No, la stella avrebbe vegliato su di loro.
Un
sorriso amaro gli si dipinse sulle labbra. Quanta innocenza aveva perso in quei
tredici anni.
Aveva
smesso di credere che le stelle potessero esaudire desideri, o addirittura
proteggere persone.
Eppure quando ne vide una si ritrovò catapultato indietro, ancora una volta, a
quella notte in Colorado.
‘Ti prego, fai che trovi un modo per salvare Dean. Dovessi anche vendere la mia
anima al diavolo.’ Congiunse le mani a mo’ di preghiera, concentrandosi
ardentemente su quel desiderio.
D’altro canto il diavolo avrebbe fatto carte false per avere la sua anima,
quindi era uno scambio equo, no?
Anche se quello stupido di Dean sarebbe stato capace di barattare la sua
anima con il demonio per riavere Sam indietro, vanificando così i suoi sforzi.
Non l’avrebbe neanche sfiorato l’idea che lui non avrebbe saputo che farsene di
una vita senza il fratello maggiore, dal momento che era chiaro ormai che alla
normalità non si poteva tornare.
E nemmeno era certo di averla mai voluta. Voleva solo staccare quel cordone
ombelicale che lo legava inesorabilmente a Dean, camminare nel mondo con le sue
gambe, vivere una vita che non fosse fatta di sole tre persone ed una macchina
piena zeppa di armi nel bagagliaio.
Indubbiamente non aveva creduto per un solo attimo che quell’esistenza potesse essere più “sicura”. Bastava leggere il titolo di
qualsiasi giornale per rendersi conto che c’erano tanti esseri umani più
sanguinosi e perversi di qualsiasi creatura avesse
cacciato in tutti quegli anni.
Però stava vivendo la sua vita, non
quella che altri avevano deciso per lui, e questo gli era bastato.

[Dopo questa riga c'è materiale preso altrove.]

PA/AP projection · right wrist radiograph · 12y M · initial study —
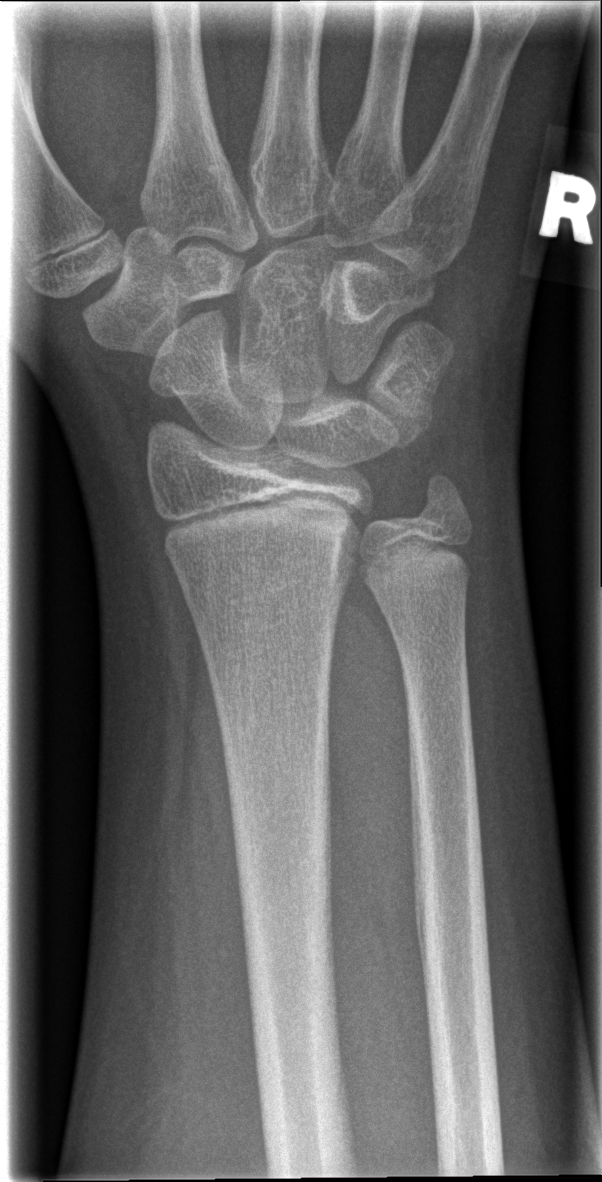

Fx = none labeled
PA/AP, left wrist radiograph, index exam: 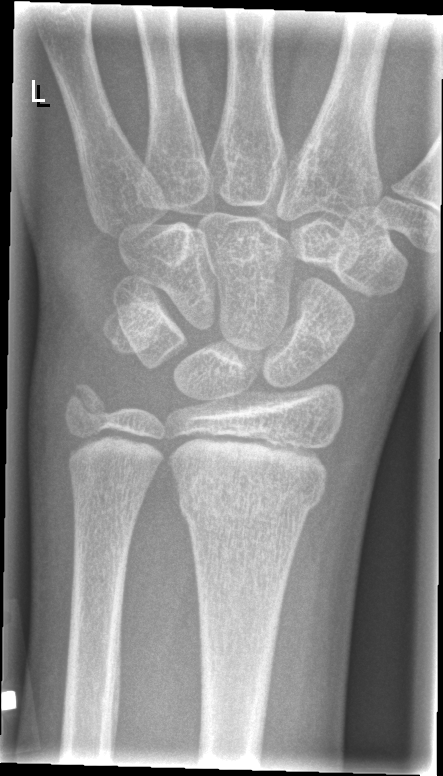
FINDINGS: Fracture: (left=174, top=467, right=326, bottom=523) (left=60, top=376, right=115, bottom=428). AO/OTA classification: 23r-M/2.1; 23u-E/7.
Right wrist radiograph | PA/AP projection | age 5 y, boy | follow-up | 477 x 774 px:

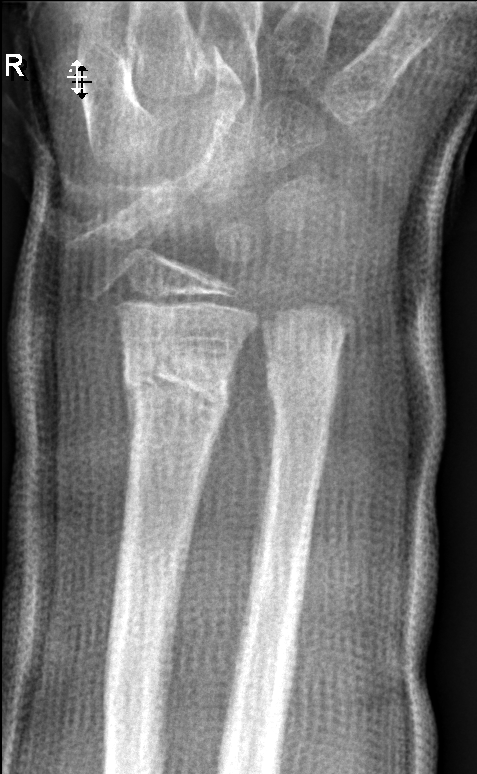
• Boxes as x1,y1,x2,y2 (top-left / bottom-right, pixel units).
• AO/OTA classification: 23-M/2.1.
• Two fractures at (left=122, top=351, right=233, bottom=429); (left=264, top=363, right=339, bottom=417).
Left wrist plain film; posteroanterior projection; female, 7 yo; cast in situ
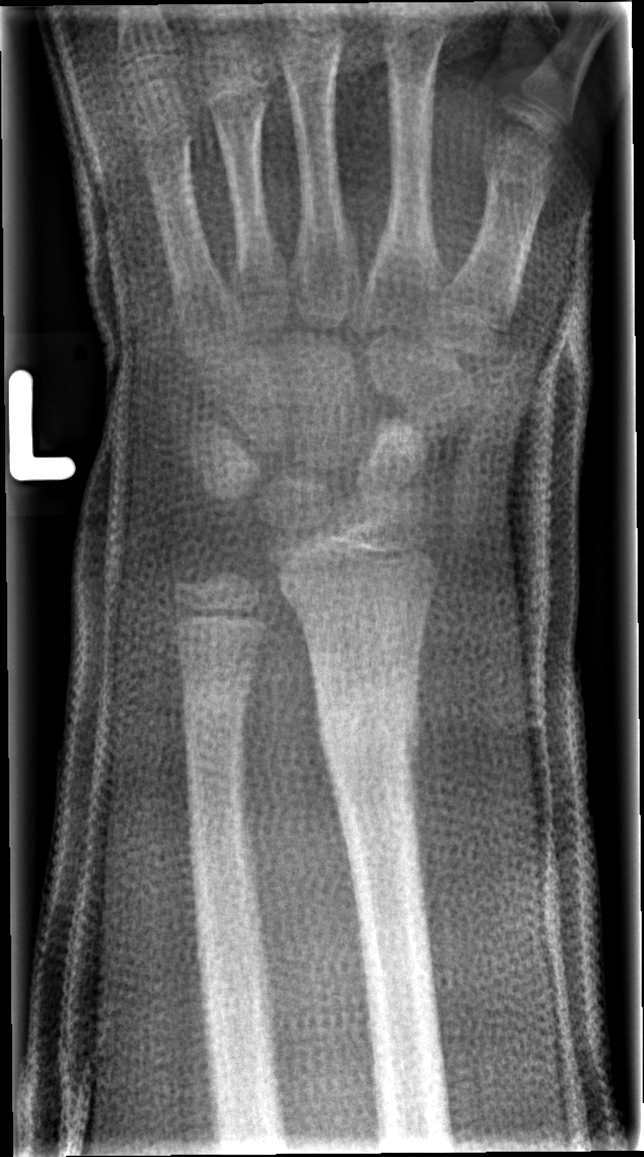

• Boxes as x1,y1,x2,y2 (top-left / bottom-right, pixel units).
• Fracture identified at 313 690 424 782; 178 677 251 728.
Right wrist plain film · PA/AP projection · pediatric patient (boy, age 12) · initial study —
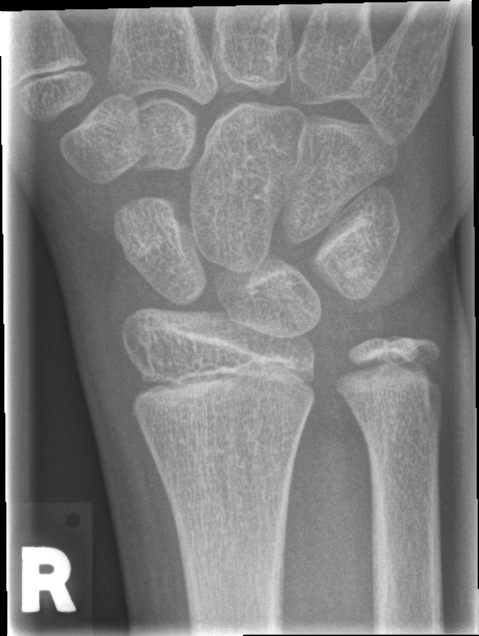
{"fracture": "none labeled"}
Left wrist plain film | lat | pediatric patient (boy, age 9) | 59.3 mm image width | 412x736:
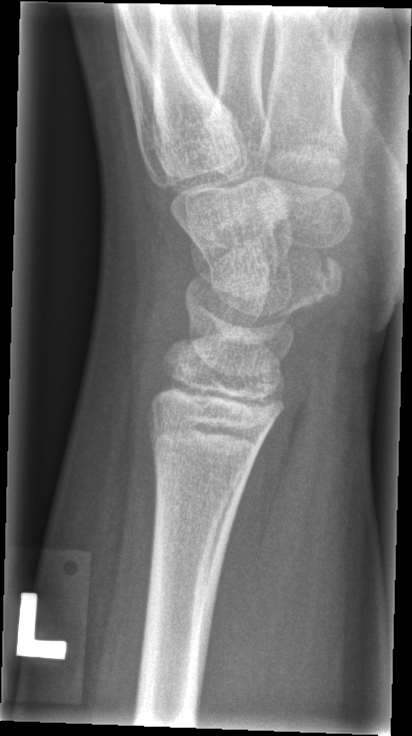 No fracture labeled.
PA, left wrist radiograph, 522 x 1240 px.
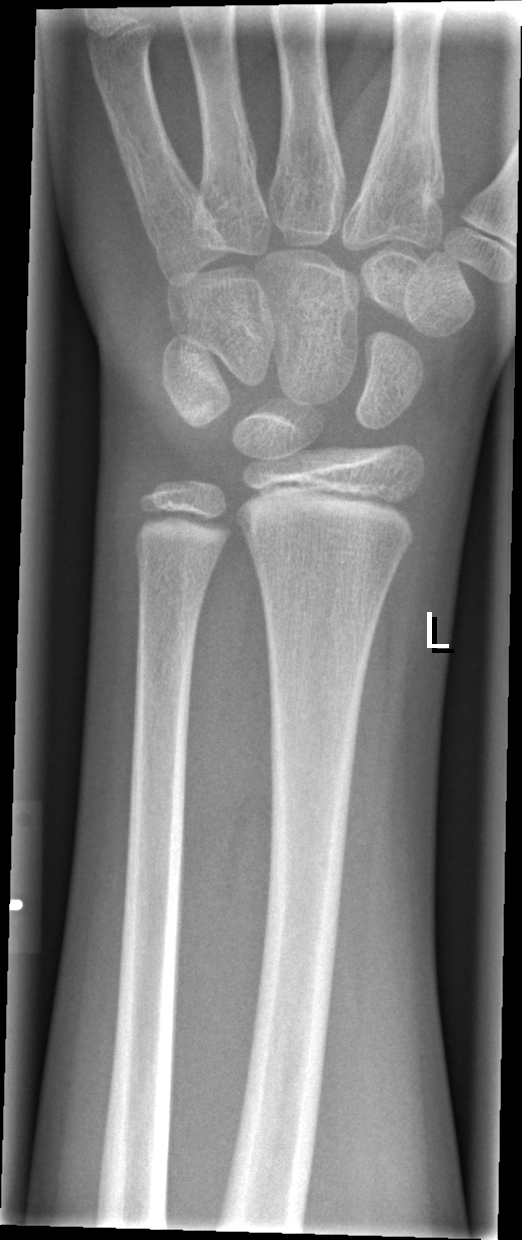

* Fracture: none labeled.
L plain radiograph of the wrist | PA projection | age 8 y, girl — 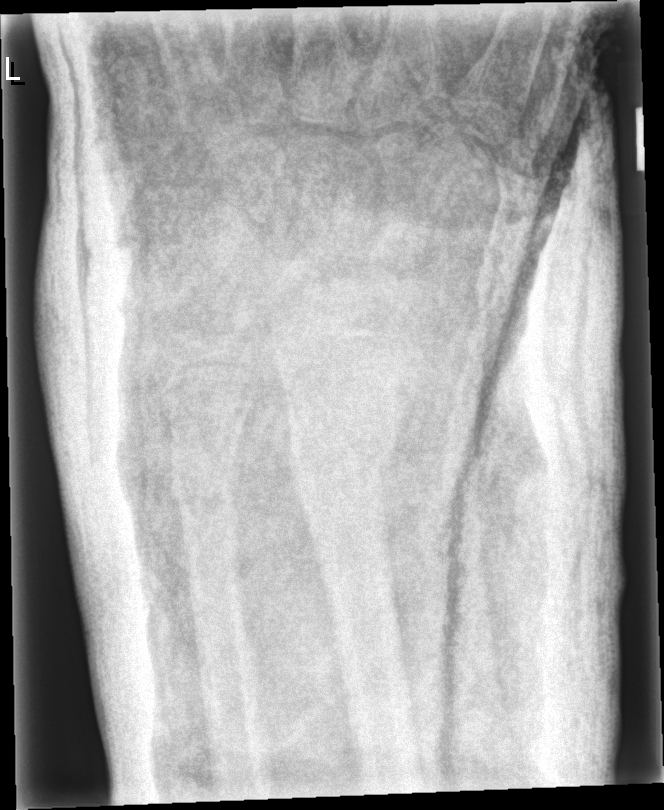
AO/OTA: 23-M/3.1
Fx: (281, 434, 401, 496) (165, 466, 241, 528)

Aveva anche cominciato ad illudersi che in fondo l’attaccamento
verso la sua famiglia stesse scemando, che pur volendo loro ancora bene
non avrebbe messo in discussione la sua scelta, che potesse vivere benissimo
anche sentendoli una volta l’anno, o non avendo affatto loro notizie.
Mentiva
a se stesso, e lo sapeva benissimo.
Gli
era stato chiaro la sera stessa che erano tornati da Jericho: quel legame non
poteva essere reciso.
Nemmeno se fosse emigrato dall’altra parte dell’oceano, nascosto in qualche
anonimo paesino dell’Olanda. Sarebbe
sempre stato lì, nel suo stesso sangue.
Sangue che ora ribolliva all’idea di vedersi strappato un pezzo di cuore.
Ironico, visto che ciò che stava uccidendo suo fratello era proprio
un’insufficienza cardiaca, no?
Sospirò, sconsolato. Era una causa persa. Anche facendo ricorso a tutta la sua
forza di volontà, che nei suoi momenti migliori era stata tanto granitica da
contrastare le irremovibili prese di posizione del padre, non riusciva a non
pensare a Dean. Come la lingua batte dove il dente duole, le
sue sinapsi tornavano a lavorare sul dove, sul come trovare una
benedetta cura.
Possibile che con tutte le stronzate che si trovavano online – per non parlare
dei ‘Preferiti’ di Dean – non ci fosse qualcosa di
realmente utile in questo caso? Che con tutti libri posseduti dalla biblioteca
non si trovasse un cazzo di testo che potesse servire
a qualcosa?
In questi ultimi mesi aveva fatto tanto affidamento sul fatto che la soluzione
di ogni problema fosse scritta da qualche parte, che ora gli pareva assurdo che
la sua unica speranza fosse il desiderio espresso ad una stella cadente.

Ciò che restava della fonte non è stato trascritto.